SL0101 was the first identified RSK inhibitor[12]. Although numerous analogs of SL0101 have been designed and have exerted negative effects on breast cancer cell growth[86], these analogs have been reported to possibly promote cell invasion in non-small cell lung cancer (NSCLC)[44]; these inhibitors include SL0101 5a-carbasugar analogs[87], C6″-substituted 5a-carbasugar analogs[88], C-4″ carbamate, and a C-6″ n-Pr substituted cyclitol analog[89]. Moreover, there have been observations of compound instability and low activity in vivo[76].

BI-D1870 is a comprehensive RSK inhibitor and exhibits particularly potent inhibition of activated RSK3 and RSK4[77]. By exploiting structural differences in the NTKD between RSK isoforms, isoform-selective RSK inhibitors can be designed. For example, exposure of A549 lung adenocarcinoma cells to BI-D1870 led to decreased RSK1 protein expression, which was negatively associated with cell migration and proliferation[90]. Nevertheless, BI-D1870 shows irreparable drawbacks, including high clearance, poor drug stability, and a short plasma half-life[78].

LJH308 and LJH685, which are derivatives of BI-D1870, have been designed[79]. They exert substantially fewer off-target effects than BI-D1870[79] but also show the disadvantage of poor pharmacokinetics[80]. Recent studies revealed that the combination of LJH-685 and FF-10101, the FLT3 inhibitor, exhibited antileukemic effects on AML cell lines with mutations of FLT3-ITD through the inhibition of the MAPK/RSKs/YB-1 pathway and suggested novel targets for future therapy, especially for AML patients with FLT3-ITD mutations[91].

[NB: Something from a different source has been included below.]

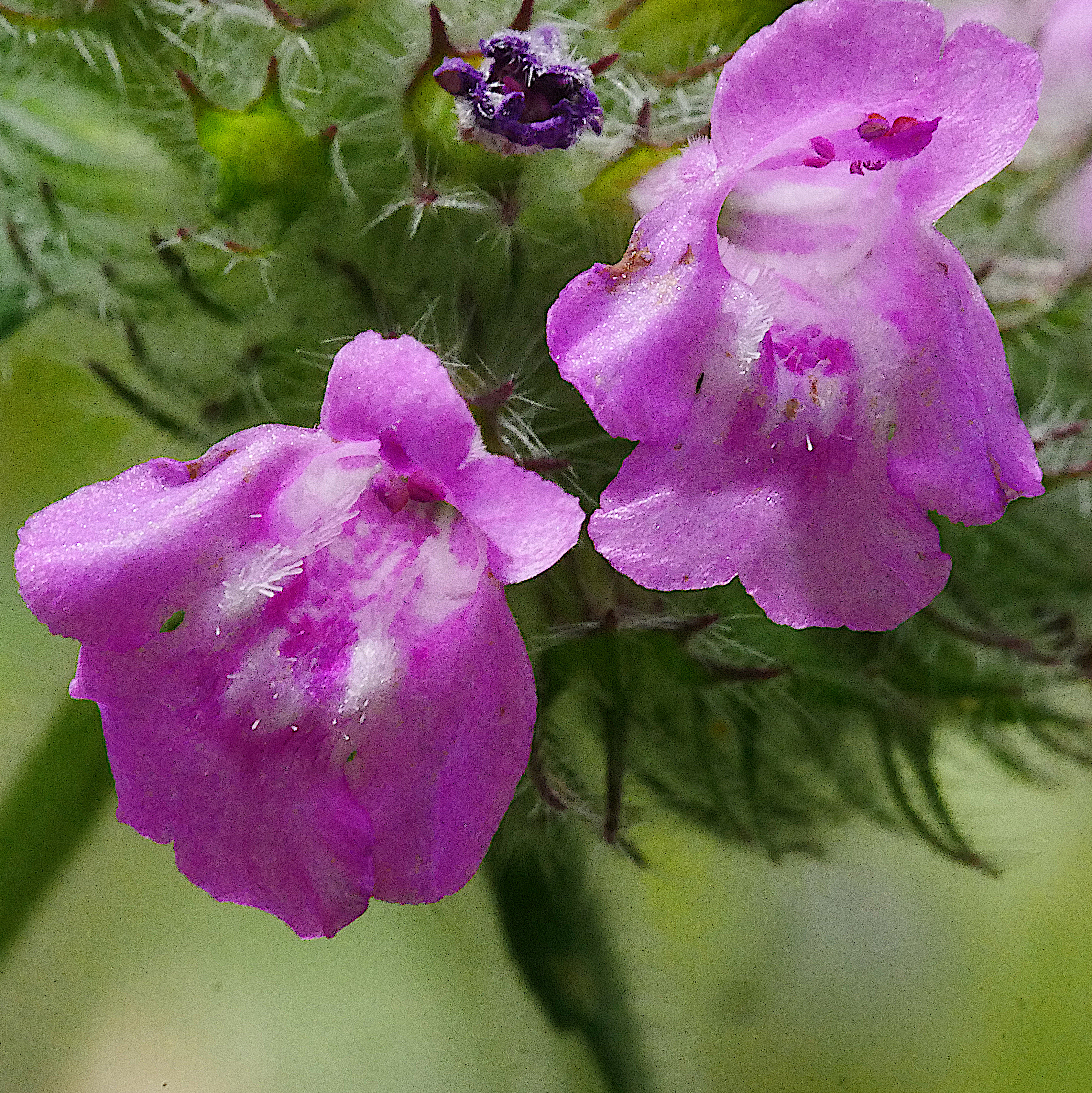 Gemeiner Wirbeldost (Clinopodium vulgare) im Freilichtmuseum Roscheider Hof. Standort: Nordlich des Birgartens auf der Süd- und Ostseite des Wiegehäuschens auf Kies und zwischen Pflastersteinen.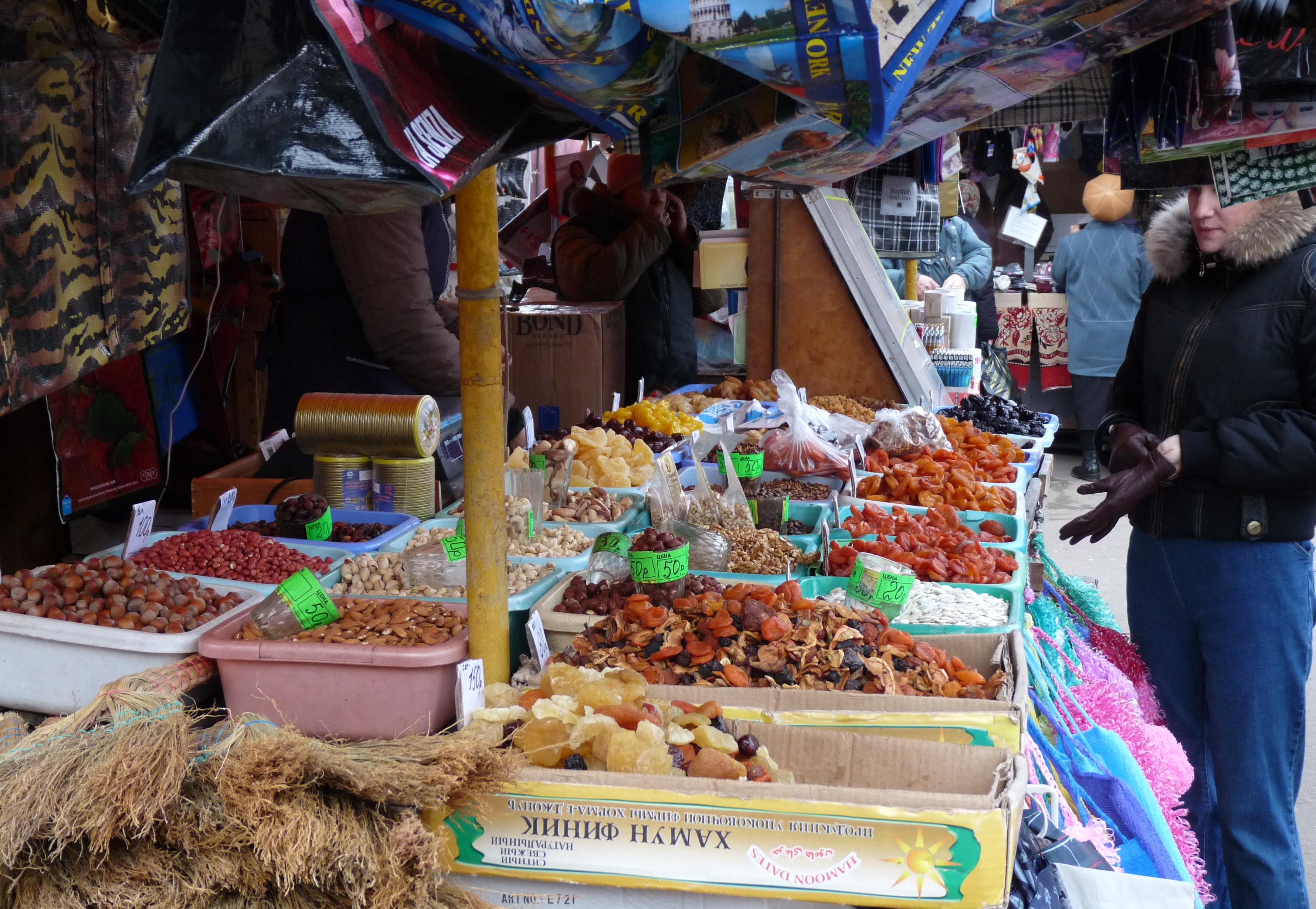 Kostroma Market 10

Whether BIX02565, shown to target RSK2[81], can inhibit other RSK isoforms is unknown. Targeting NTKD kinase activity, BIX02565 significantly inhibited pS703-NHE1 and increased cardiac function after ischemia/reperfusion in mouse hearts[92]. Nevertheless, it showed poor selectivity in that BIX02565 was also found to inhibit CLK2, FLT3, LRRK2, PDGFR, and RET[82].

FMK establishes a covalent bond with a cysteine residue located in the CTKDs of RSK4, RSK2, and RSK1[83]. However, FMK at higher concentrations inhibited S6K1, EphA2, Src, and Lck activity[84]. In addition, FMK can inhibit only RSK activation since the activity of NTKD does not require the activation of the CTKD. Due to this limitation, even though RSK shows relatively high potency and specificity, the use of FMK has been limited[84].

DISCUSSION

CRC is the third most prevalent cancer, and patients with this cancer have the fourth highest mortality among those with the most prevalent and highest-incidence cancers worldwide[1,93]. Despite patients with old age being more susceptible to severe postoperative complications, there is not a unanimous agreement that age significantly influences survival rate. Prognosis among patients with old age might be influenced by various factors such as variations in the stage at presentation, preexisting comorbidities, tumor site, and the type of treatment administered[94]. In recent decades, although considerable advancements in surgery, radiotherapy, chemotherapy, immunotherapy, and targeted therapy have been shown, we have not seen revolutionary improvement in the prognosis of CRC, which has a low 5-year survival rate[1]. Recent studies have focused on specific molecular targets. Immune cell PD-L1 expression shows a significant increase in MSI-H CRC in comparison to tumors with MSI-L, without discernible distinctions among the various MSI-H molecular subtypes[95]. The suggested screening method for defective DNA mismatch repair involves immunohistochemistry (IHC) and/or MSI testing. Nevertheless, consolidating the technical and biological diversity inherent in MSI testing into actionable information presents challenges. Literature reports indicate that IHC testing of the mismatch repair machinery might yield varying results for a specific germline mutation, potentially attributed to somatic mutations[96]. Bevacizumab and cetuximab, which target vascular endothelial growth factor (VEGF) and EGFR, respectively, have shown a certain level of effectiveness and have been employed in first-line treatment for advanced CRC[97,98]. However, these drugs have been associated with adverse effects. A study on the impact of incorporating cetuximab into a combination consisting of capecitabine, oxaliplatin, and bevacizumab for metastatic CRC treatment revealed that overall survival was not significantly prolonged in the cetuximab group. The combination of cetuximab with capecitabine, oxaliplatin, and bevacizumab, in fact, led to significantly shorter progression-free survival (PFS). In addition, cetuximab seemed to be related to adverse cutaneous effects, leading to a considerable number of Grade 3 or 4 adverse events in CRC patients[99]. Therefore, further research needs to be undertaken to determine the pathogenesis and molecular targets of CRC.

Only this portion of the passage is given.